Jeremiah Horrox observando el tránsito de Venus en 1639 | Fuente

Finalmente llegó la fecha prevista. Horrox había preparado su telescopio para que el Sol se proyectase en un pedazo de papel. Observó el Sol a lo largo del día 23, “de manera cuidadosa y constante”, pero nada sucedió, tampoco lo esperaba. Confiaba en sus cálculos. El día 24 comenzó a observar de nuevo con la salida del Sol, pero precisamente ese día clave tuvo que hacer varias interrupciones: resulta que era domingo y tenía que dar varios sermones! En cuanto podía, regresaba rápidamente a su apartamento, en donde tenía montado el observatorio. Es difícil hacerse cargo de la emoción que Horrox debió de experimentar a lo largo de ese día. La jornada pasaba entre sermones y observaciones, la noche se acercaba y Venos no aparecía.

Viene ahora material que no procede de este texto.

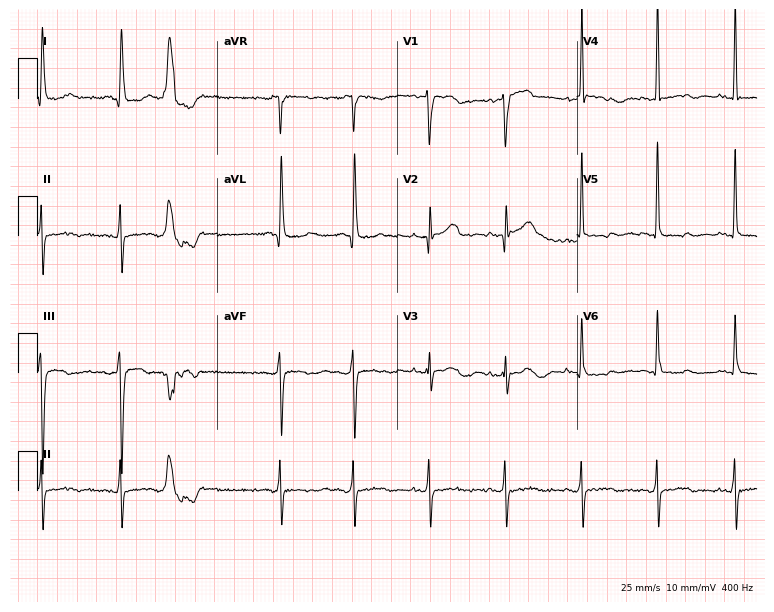
ECG (7.3-second recording at 400 Hz) — a woman, 67 years old. Screened for six findings — first-degree AV block, right bundle branch block (RBBB), left bundle branch block (LBBB), sinus bradycardia, atrial fibrillation (AF), sinus tachycardia — none is recorded. Other findings, if any, are not listed.
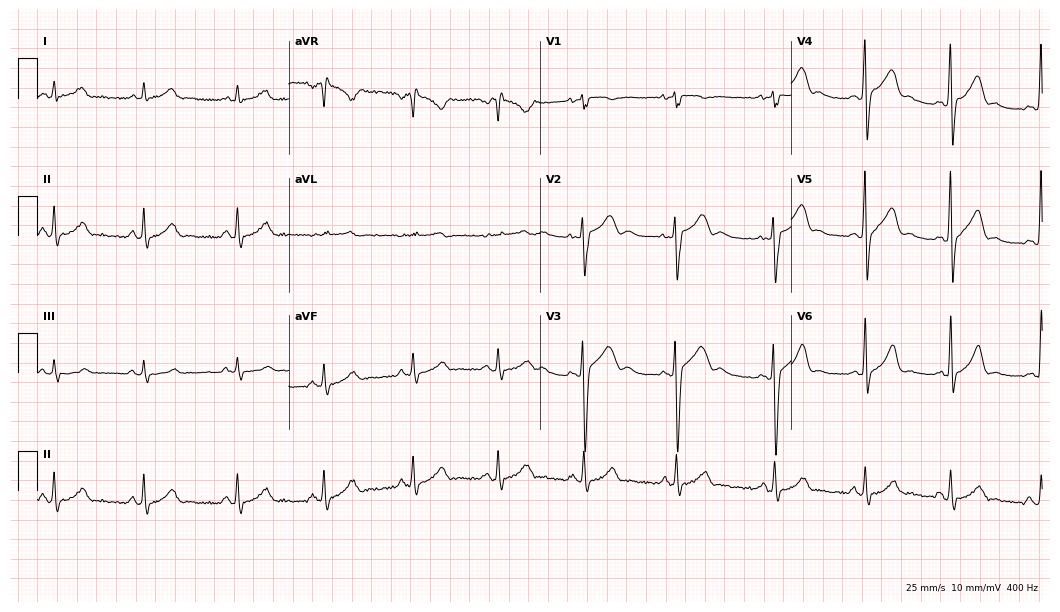
Electrocardiogram, a male patient, 17 years old. Overall reading on record: normal ECG.

Pero finalmente, a las 3 h 15 min de la tarde “contemplé un agradable espectáculo, un punto, que había sido el objeto de mis deseos más fervientes”. Efectivamente, era Venus que comenzaba su orgulloso paseo entre la Tierra y el Sol. En ese momento Jeremiah Horrox, un pobre y anónimo jovenzuelo, era el único y el primer ser humano que presenciaba con astronómica premeditación un tránsito de Venus. Si hubo alguien más, no se lo contó a nadie. William Crabtree también estaba atento ese mismo día, pero las nubes que tapizaban el cielo de Manchester fueron menos piadosas con él y no le permitieron presenciar el tránsito hasta las 3 h 35 min, y únicamente durante unos instantes.

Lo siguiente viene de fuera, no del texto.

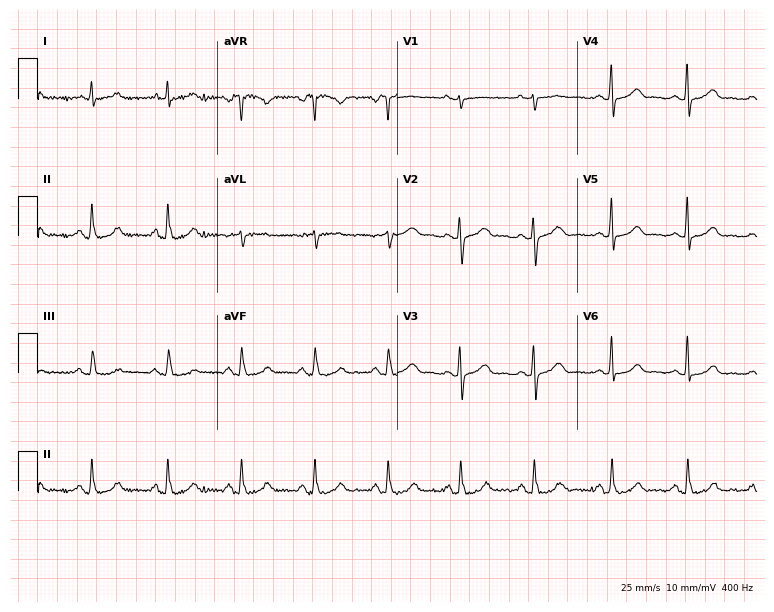
12-lead ECG from a 49-year-old female patient. Labelled as a normal ECG.
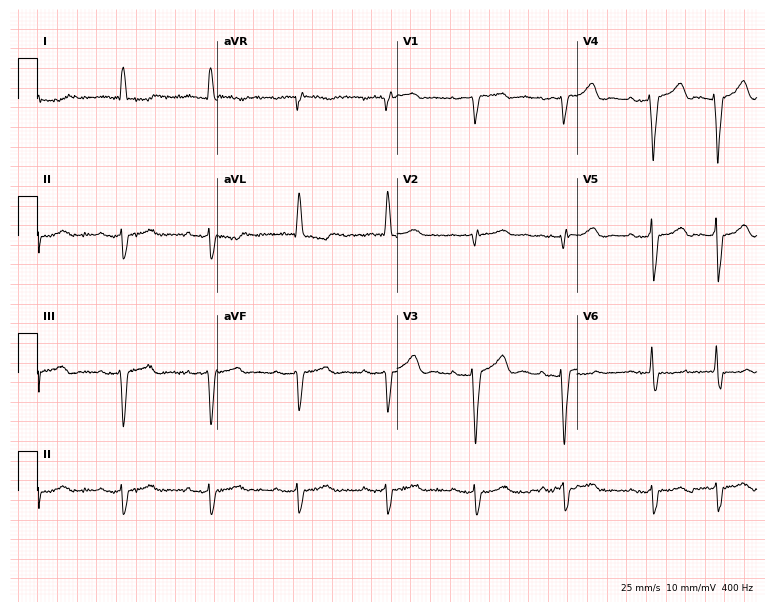
Electrocardiogram, a man, 86 years old. Of the six screened findings (first-degree AV block, right bundle branch block (RBBB), left bundle branch block (LBBB), sinus bradycardia, atrial fibrillation (AF), sinus tachycardia), none is recorded. Only these six findings were labelled.

Horrox dejó escrito el relato de estos acontecimientos y de esa manera entró en la historia de la ciencia. Aproximadamente un año después había previsto un encuentro con Crabtree, para el 4 de enero de 1641, pero Horrox murió repentinamente el día anterior. A pesar de vivir separados por tan solo unos 50 km, su pobreza les había impedido emprender con antelación tan “largo” viaje. Nunca llegaron a conocerse personalmente. Horrox tenía 22 años.

El próximo tránsito de Venus será el 6 de junio de 2012. No habrá otro hasta el 11 de diciembre de 2117. Así que ya sabes, apúntalo en tu agenda!